В этом случае позиция, занятая Барклаем, не может не вызвать удивления: генерал обычно не оставлял обиды своих подчиненных без внимания. Более того, он был к ним предупредителен, в чем убеждает содержание «своеручного письма» на имя генерала М. И. Карпенкова, присланного «в половине срока Плейсвицкого перемирия с нарочитым офицером»:
«Ваше превосходительство, Милостивый государь Моисей Иванович!
Вступя в командование армиею, я увидел из рапорта 1-го егерского полку, что в оном Вы и майор Петров состоите больными при полку. Хотя по образу честолюбивой Вашей службы в войне потеря и самой жизни дело обыкновенное, но я приятным нахожу спросить Вас, генерал: нет ли тому особенной причины? — Прошу отвечать мне искренно, дабы я мог с душевным удовольствием отвратить все, если есть что-либо несправедливое, тяготящее Вас. — С уверенностию в Вашей откровенности, готовый на справедливую помощь Вам, остаюсь покорный слуга
М. Барклай де Толли 19 июля 1813 года».Получив послание главнокомандующего, генерал Карпенков подтвердил, что он ничем «кроме ран не отдален от фронта»{48}.
Не менее показателен был случай, происшедший в том же егерском полку с поручиком В. Т. Готовцевым — общем любимцем, «благонравным, усердным и поистине неустрашимом товарище военных подвигов». Действительно, подвигов на счету этого офицера было немало: он был ранен пулей в грудь навылет при Бородине, «у Бауцена — выше колена навылет, и в Грейффенберге Силезском — в левый бок навылет», но несмотря ни на что, «с тремя ранами он был <…> при переправе через Рейн, штурме Реймса и, наконец, взятии приступом Монмартра». По-видимому, «бабушка не ворожила» поручику Готовцеву: по итогам трех кампаний, невзирая на представления к наградам, он не получил ничего, «кроме чина, и так ему по ваканциям приходившегося получить». Сослуживцы, «сострадая в его безнаградной участи», решили от себя выдать офицеру, выходившему в отставку, особое письменное свидетельство «в славной военными отличиями службе его», в котором офицеры полка просили каждого и «во всяком местопребывании» оказывать их боевому товарищу почести как усердному и храброму офицеру, не имевшему знаков отличия по недоразумению. Однако полковник Петров не стал подписывать этого свидетельства, а прямо с марша отправил его с сопроводительным письмом к тогда уже фельдмаршалу графу Барклаю де Толли с просьбой помочь защитить «безукоризненную честь офицера». Петров поступил мудро: Барклай «запустил» делопроизводственную машину, по его приказу были подняты наградные документы, собраны свидетельства начальников, в том числе генерала от инфантерии М. А. Милорадовича.
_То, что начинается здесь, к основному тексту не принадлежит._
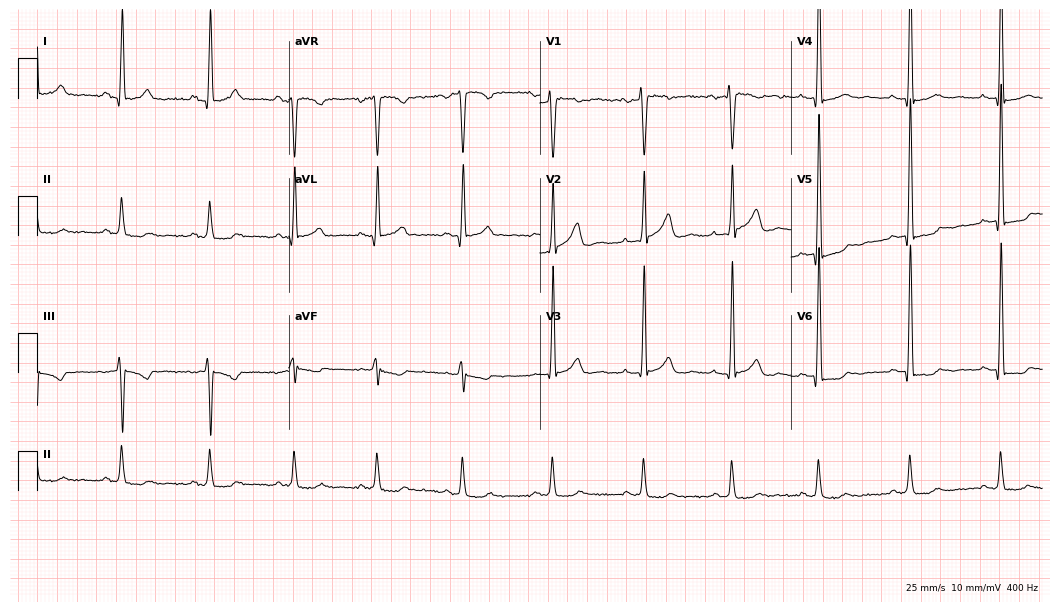
12-lead ECG from a 42-year-old male (10.2-second recording at 400 Hz). No first-degree AV block, right bundle branch block (RBBB), left bundle branch block (LBBB), sinus bradycardia, atrial fibrillation (AF) or sinus tachycardia recorded for this tracing. Findings outside these six are not listed.

После возвращения из Заграничных походов в Россию в город Ревель, где квартировал в то время полк, пришел приказ из Главного дежурства армии за подписью генерал-лейтенанта И. В. Сабанеева: «Объявить полковнику Петрову, что ходатайство его о награде поручика Готовцева принято фельдмаршалом во уважение. И если есть еще подобная недостача наград и отличий военных, то доставить немедля о них сведение в дежурство сие от полковых дел прямо в Варшаву». Через три недели, к радости однополчан, поручик Готовцев был произведен в штабс-капитаны и пожалован орденами Святой Анны 3-й степени, Святого Владимира 4-й степени, Святого Георгия 4-й степени{49}.
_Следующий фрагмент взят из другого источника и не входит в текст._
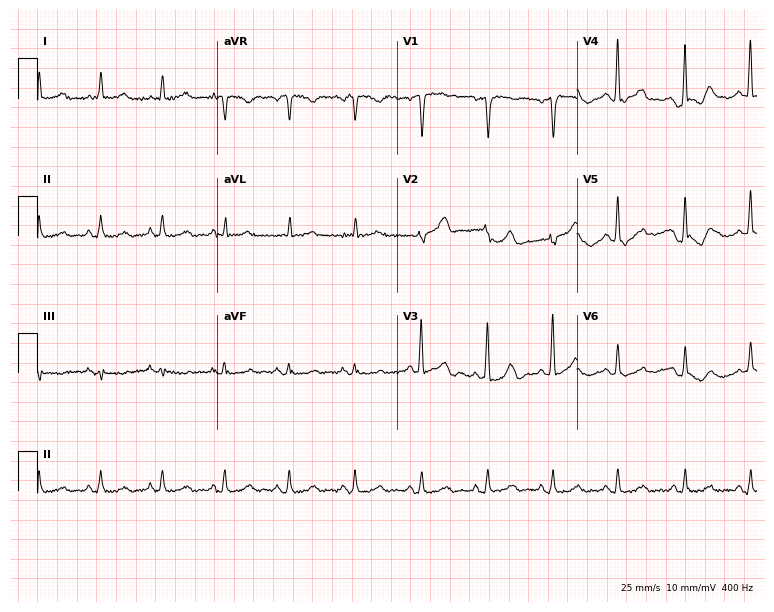
Electrocardiogram (7.3-second recording at 400 Hz), a male, 64 years old. Overall reading on record: normal ECG.

В том случае, когда офицеру недоставало выслуги лет для того, чтобы его «прямой военный подвиг» удостоился ордена Святого Георгия, то он мог быть отмечен Георгиевским оружием. Именно о такой награде упоминал в своем дневнике П. С. Пущин: «Граф Аракчеев, увидя меня на улице и полагая доставить мне удовольствие, объявил, что 15 числа (сентября) я получу золотое оружие за дело под Кульмом. Золотое оружие при 2000 пенсии было мне обещано генералом Потемкиным, следовательно, получить одно только оружие без пенсии было для меня обидно, так как к такой награде были представлены некоторые молодые офицеры, подпоручики, которые почти не нюхали пороха, между тем полковник Набоков, старше меня почти на год, принимавший самое незначительное участие в деле, представлен в генерал-майора. Такая несправедливость меня очень обидела. <…> Все мои товарищи могли решить, как я выполнил свой долг, и все того мнения, что со мной поступили несправедливо. Это для меня большая награда, чем всевозможные ордена. Все это меня совершенно успокоило, и я пришел в хорошее расположение духа»{50}.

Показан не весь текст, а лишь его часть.